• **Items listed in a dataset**
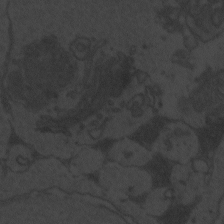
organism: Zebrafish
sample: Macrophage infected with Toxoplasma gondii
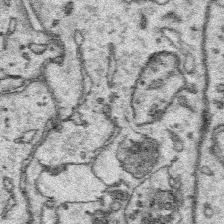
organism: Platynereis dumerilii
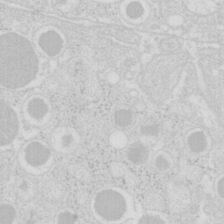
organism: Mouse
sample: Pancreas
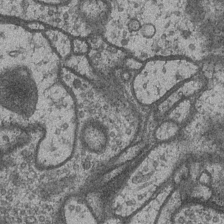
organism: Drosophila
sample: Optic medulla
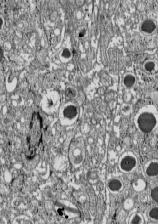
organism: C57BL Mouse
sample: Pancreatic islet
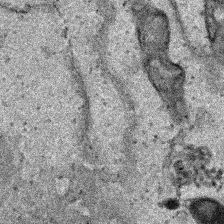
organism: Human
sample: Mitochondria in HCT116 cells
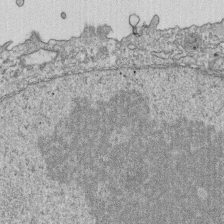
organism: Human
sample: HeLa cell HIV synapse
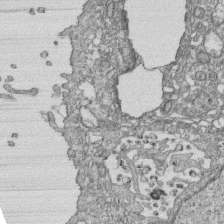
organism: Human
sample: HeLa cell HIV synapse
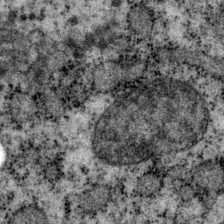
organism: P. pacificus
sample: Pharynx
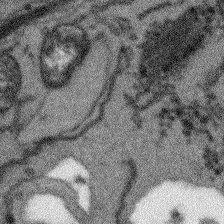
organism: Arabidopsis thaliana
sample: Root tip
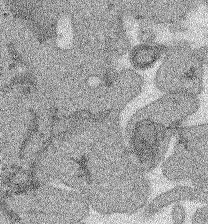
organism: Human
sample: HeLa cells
--
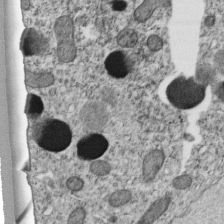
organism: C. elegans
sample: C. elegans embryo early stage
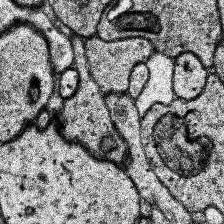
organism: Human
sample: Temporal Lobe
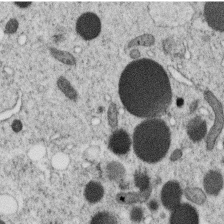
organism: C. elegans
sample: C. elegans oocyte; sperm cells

• **DIRECTIONS**
Please output the lines above beginning at the line with "organism: Mouse" and ending after the line with "organism: Arabidopsis thaliana", precisely as written and with no pictures.

• **RESULT OF THIS TASK**
organism: Mouse
sample: Pancreas
organism: Drosophila
sample: Optic medulla
organism: C57BL Mouse
sample: Pancreatic islet
organism: Human
sample: Mitochondria in HCT116 cells
organism: Human
sample: HeLa cell HIV synapse
organism: Human
sample: HeLa cell HIV synapse
organism: P. pacificus
sample: Pharynx
organism: Arabidopsis thaliana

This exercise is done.